El juguete del delirio
Y volvió a gritar: «¡Han matado el agua, el agua está muerta!»
Y su voz, como una rama seca, desde toda la casa convergió sobre su garganta, cuajó sobre su grito como si hubiese terminado una espera de siglos.
Y levantó entre sus manos el trapo de agua inerte, como un muñeco muerto.
La sangre le hizo un relámpago y los ojos quedaron detenidos como relojes últimos.
Eran las seis. En su mano también eran las seis. Pero (nadie lo sabía) ella era ya para siempre las cuatro y doce minutos.
La tarde se desteñía sobre los azulejos, ronca, a través de la ventana esmerilada.
Lloraba, como lloran las niñas cuando lloran.
Seguían golpeando a la puerta. Desde hacía rato reconocía ese atroz empecinamiento sobre su místico silencio.
Golpeaban como siempre que se encerraba.
Y ella lloraba. Y las voces de afuera abrí, abrí te digo, ¡vamos!
Y el trajín afuera y el tiempo atareado sobre los relojes, los relojes apelables. El tiempo inapelable sobre los relojes cortos.
Gritaron mucho tiempo más y luego vino el carajo lleno de vino como siempre y los puños estallados sobre el encierro y más allá sobre el miedo acorralado más atrás de la muñeca, del agua y de las manos, que quedaron afuera del refugio donde acudía siempre despavorida.
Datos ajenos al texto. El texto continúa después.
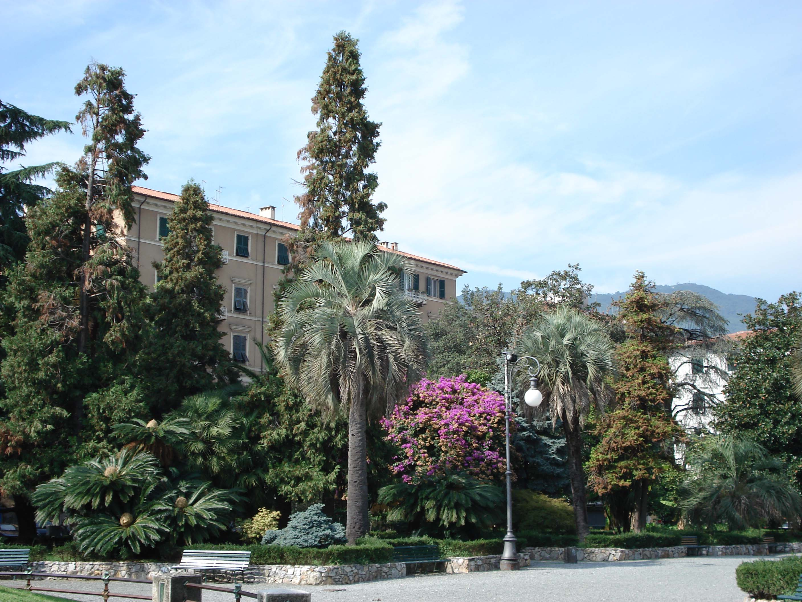 Giardini pubblici - La Spezia - Italia.
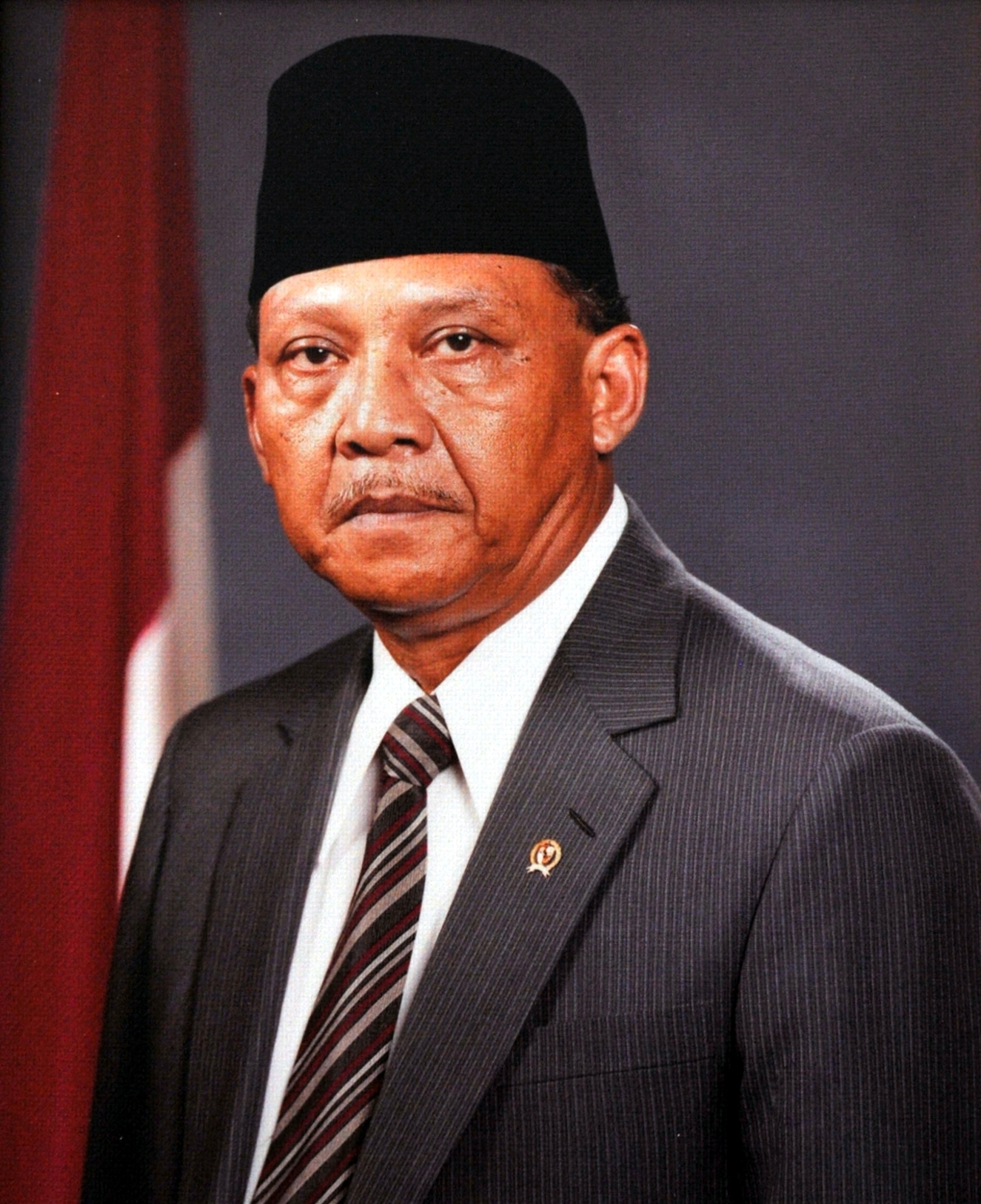 Foto Resmi Umar Wirahadikusuma
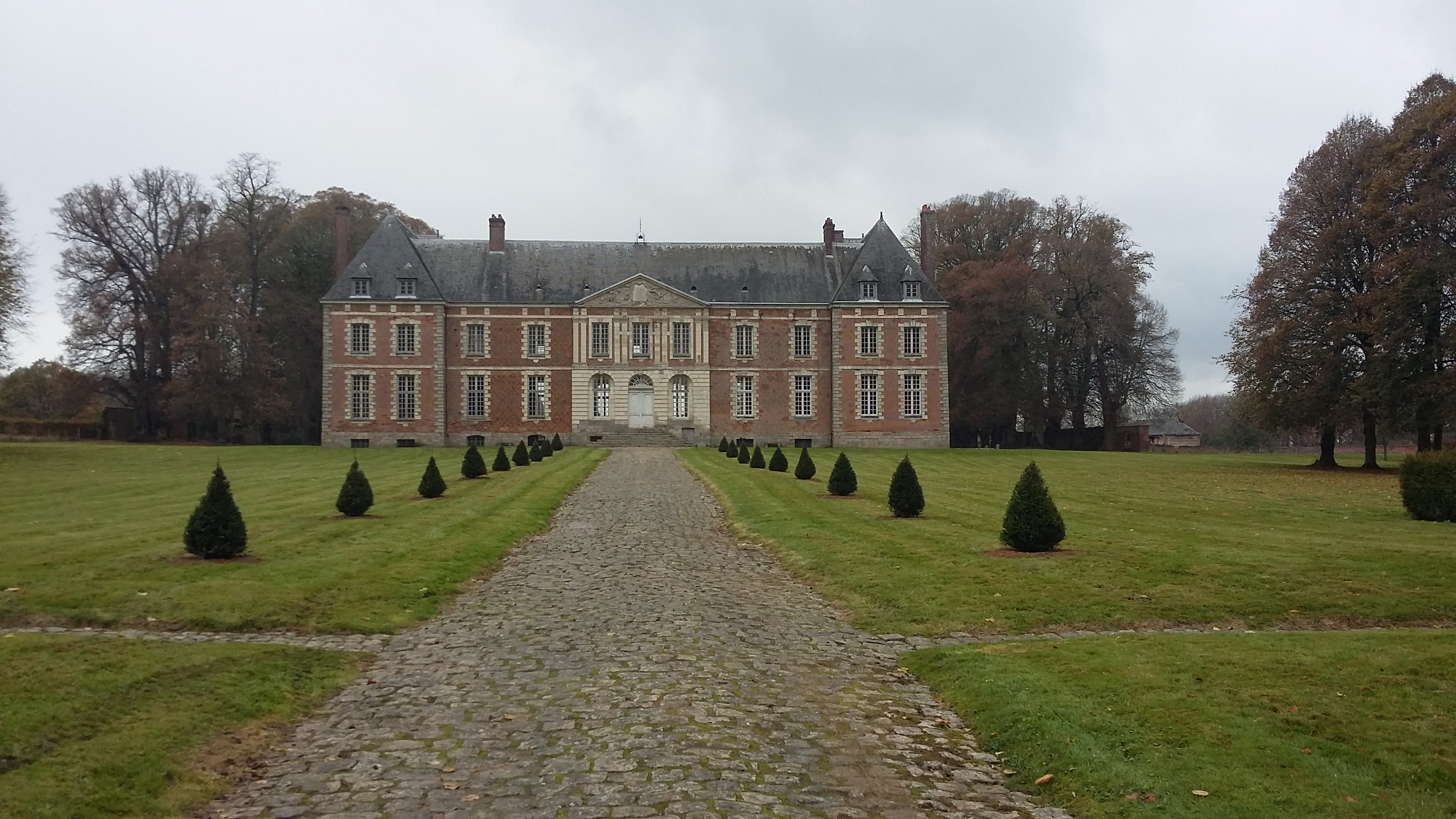 Château vu de l'entrée sud de la propriété
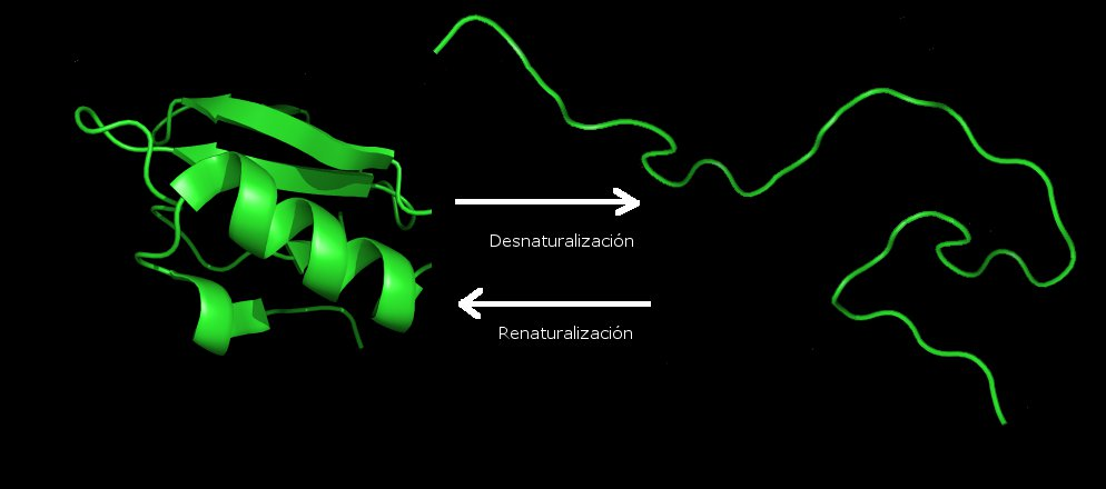 Desnaturalización y renaturalización de una cadena polipeptídica
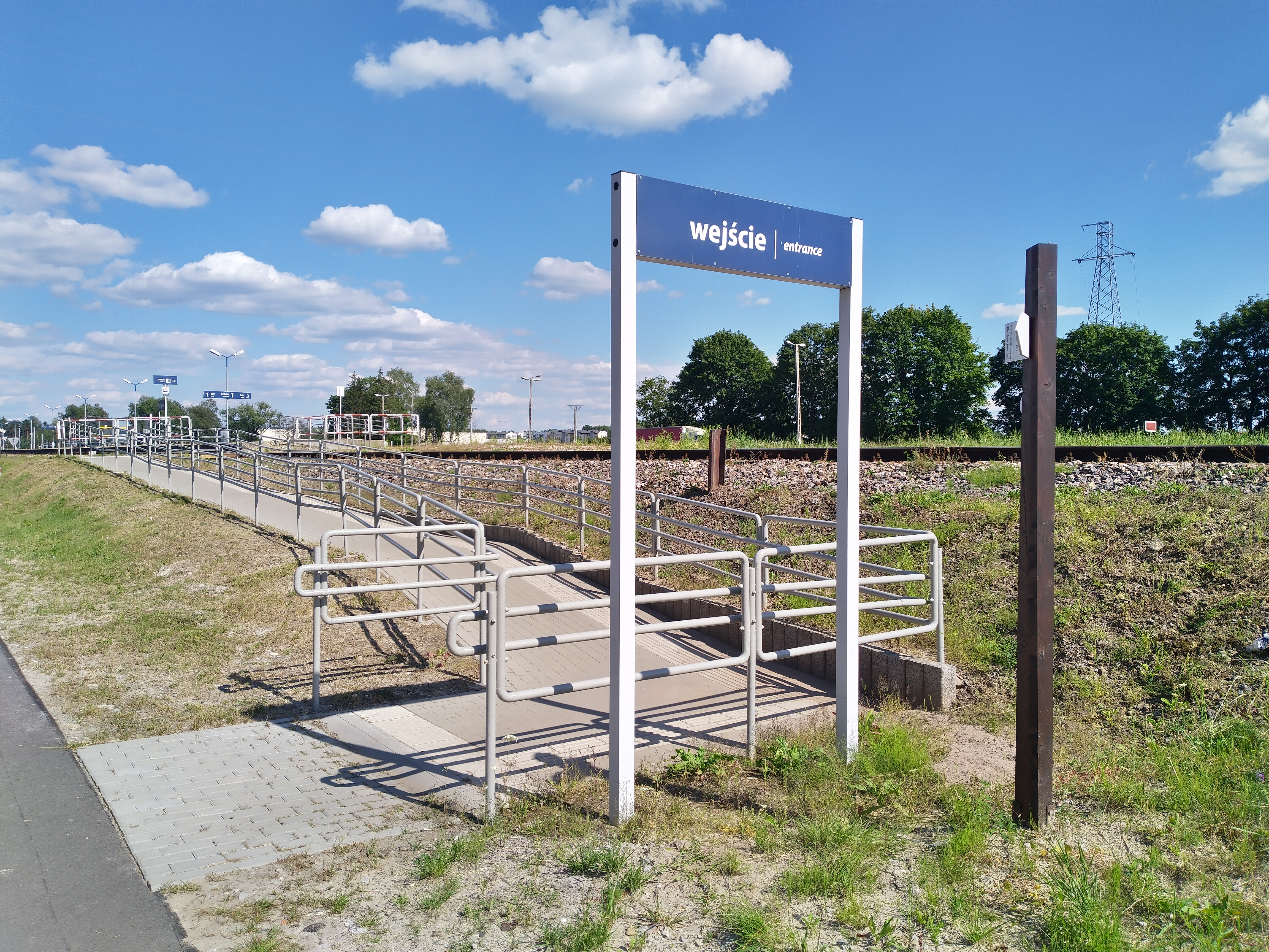 Peron 1 na stacji kolejowej Biłgoraj.
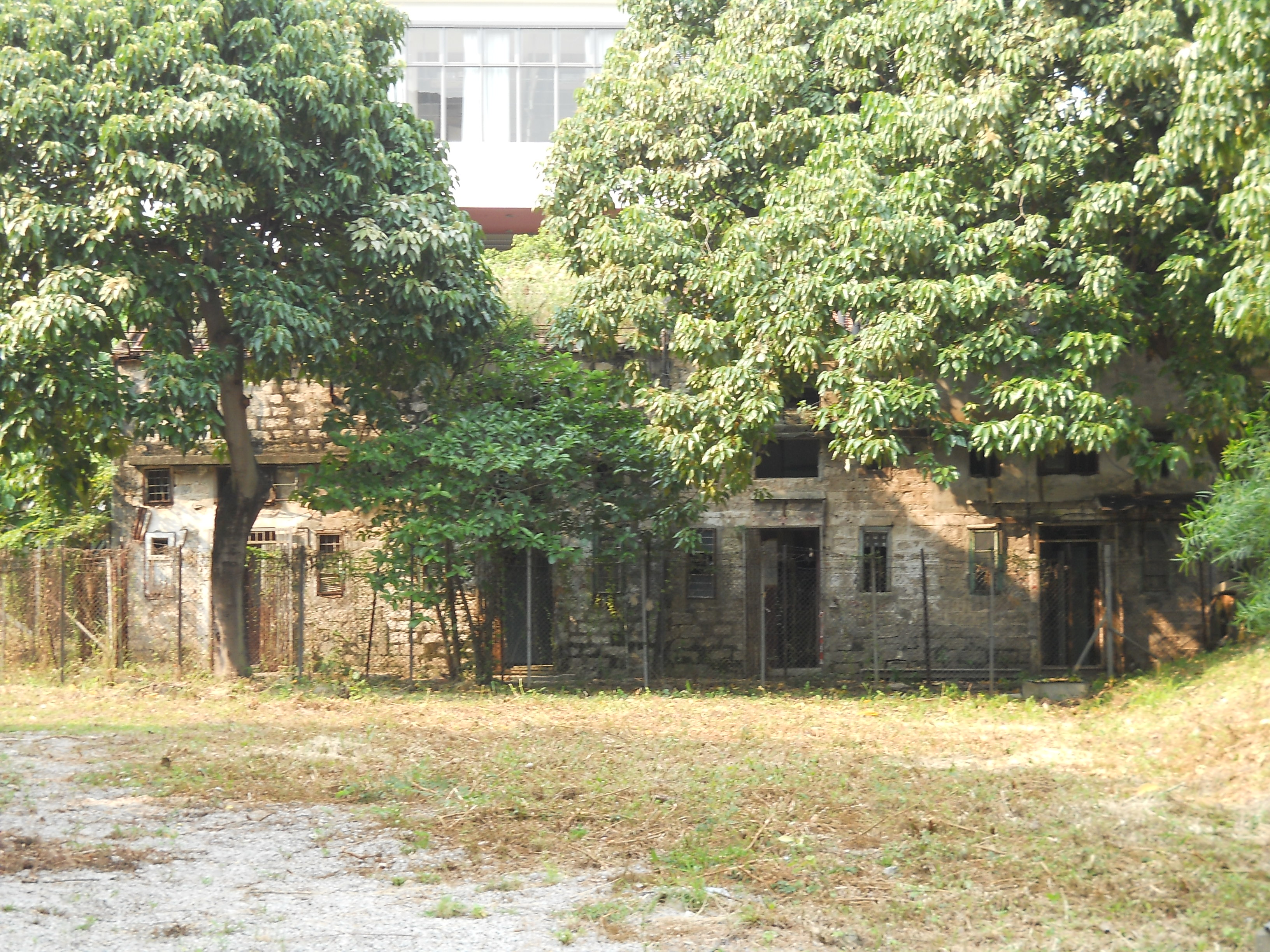 中文（香港）: 九龍城侯王廟新村31至35號舊民居

El agua, el agua, han matado el agua.
Y abrí, mocosa… ¡Como siempre!
Carajo, el agua, las voces se amontonaban.
Dos transparencias superpuestas.
¿Quiénes son más ingenuos, los locos o los brutos? ¿Los locos irresponsables o los brutos irresponsables?
Y la hallaron, porque abrieron al fin como siempre, allí, bajo el lavatorio, resumida contra el rincón y el agua, que se la adhería, amigable y anónima de las lágrimas, mezclados.
Toda mojada, mirá, como siempre, y esa muñeca de mierda, alzá.
Y la mirada vacía, los ojos dejados solos, y la fuga o el destierro o el juguete del delirio, remoto país atrás de la sonrisa sin gobierno y la carne mecánica.
¡Y…! ¡Como siempre…! ¡A la…!
Esas tardes viscosas, el olor a cebolla.